The general partner is Shurgard Associates L.P., a Washington limited
partnership.
As of December 31, 1994, there were approximately 5,700 limited
partners in the Partnership. There were 148,200 units of limited
partnership interest outstanding at a contribution of $250 per unit.
Combined Financial Statements: The Partnership and Shurgard Income
Properties _ Fund 18 ("Shurgard 18"), an affiliated partnership, have
formed a joint venture, Shurgard Joint Partners II ("SJP II"), which
purchased four self-storage facilities located in Detroit, Michigan. The
Partnership contributed 70% of the funds needed for the organization of SJP
II with Shurgard 18 contributing the remaining 30%. The Partnership and
Shurgard 18 receive cash distributions from SJP II ($175,000 to the
Partnership in 1994) and are allocated all income, gain, loss and credit in
proportion to their respective capital contributions to SJP II.
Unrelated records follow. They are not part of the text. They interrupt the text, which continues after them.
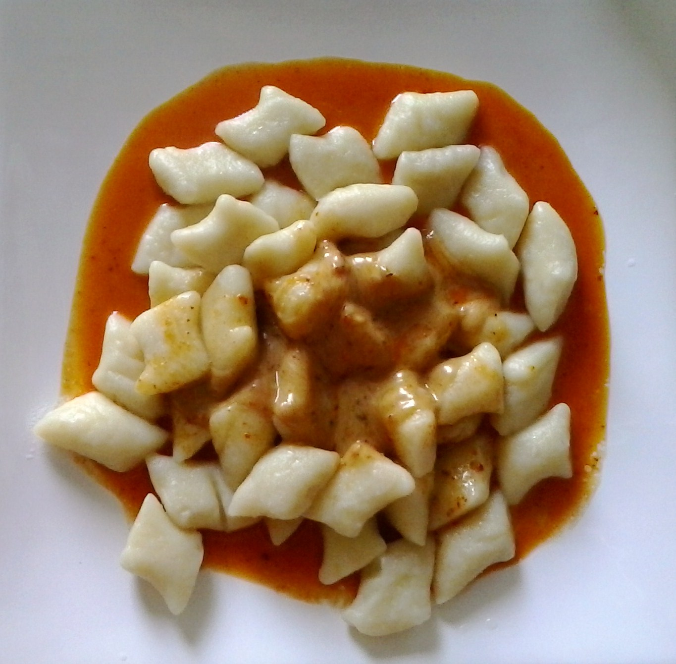 Kopytka w sosie pomidorowym (Poznań).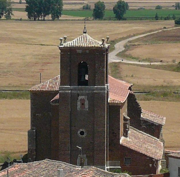 Detalle de la torre de la Iglesia, reconstruida en el siglo XVII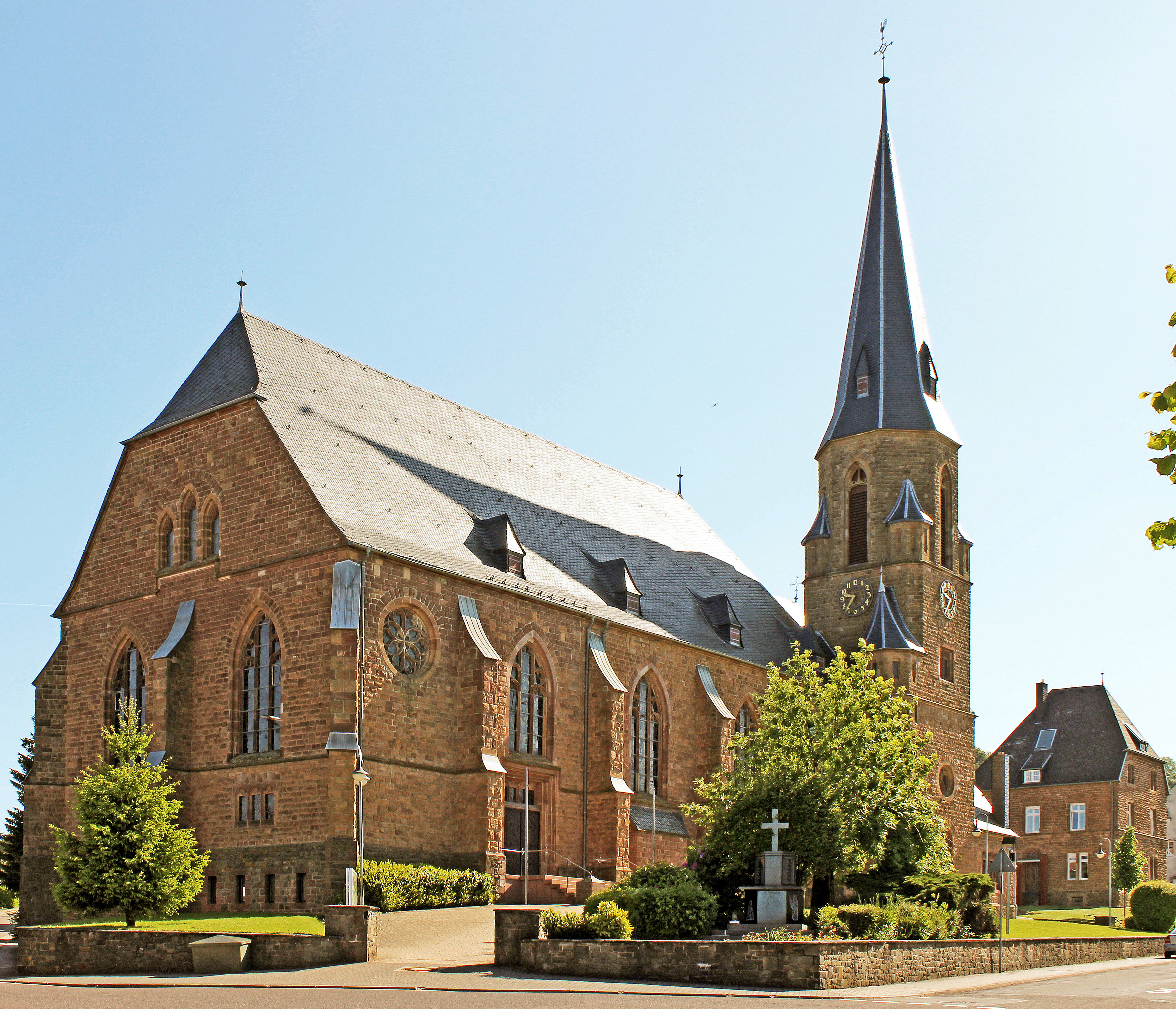 Die katholische Pfarrkirche Herz Jesu in Gresaubach, einem Stadtteil von Lebach, Landkreis Saarlouis, Saarland

The combined financial statements include the accounts of the
Partnership and SJP II. All material, interpartnership transactions and
balances have been eliminated. The minority partner's interests in the
joint partnership are shown separately on the accompanying financial
statements.
On March 1, 1994, Shurgard 18 was merged into Shurgard Storage
Centers. Inc. ("SSCI") as part of the consolidation of 17 Shurgard-
sponsored limited partnerships. As a result of the merger, SSCI succeeded
to all of Shurgard 18's interest in SJP II , and assumed its obligation as
a partner. The Partnership consented to SSCI's admission as a successor
partner in SJP II. SSCI granted to the Partnership the right to sell its
interest in SJP II at any time in the future to either SSCI or, at SSCI's
request, to any wholly-owned subsidiary thereof, at a price mutually
agreeable to the parties or, if no mutual agreement could be reached, at a
price determined through an appraisal process. The put option granted to
the Partnership was, however, subject to the condition that it be
subsequently ratified and approved by a majority of SSCI's directors,
including a majority of its independent directors, after the three
independent members of SSCI's Board of Directors were appointed following
the consummation of the above-mentioned consolidation. Such independent
directors have been recently appointed. It is not known what action will
be taken by SSCI's Board of Directors when it is asked to ratify and
approve the put option.
Cash Equivalents: Cash equivalents consist of money market
instruments with original maturities of 90 days or less.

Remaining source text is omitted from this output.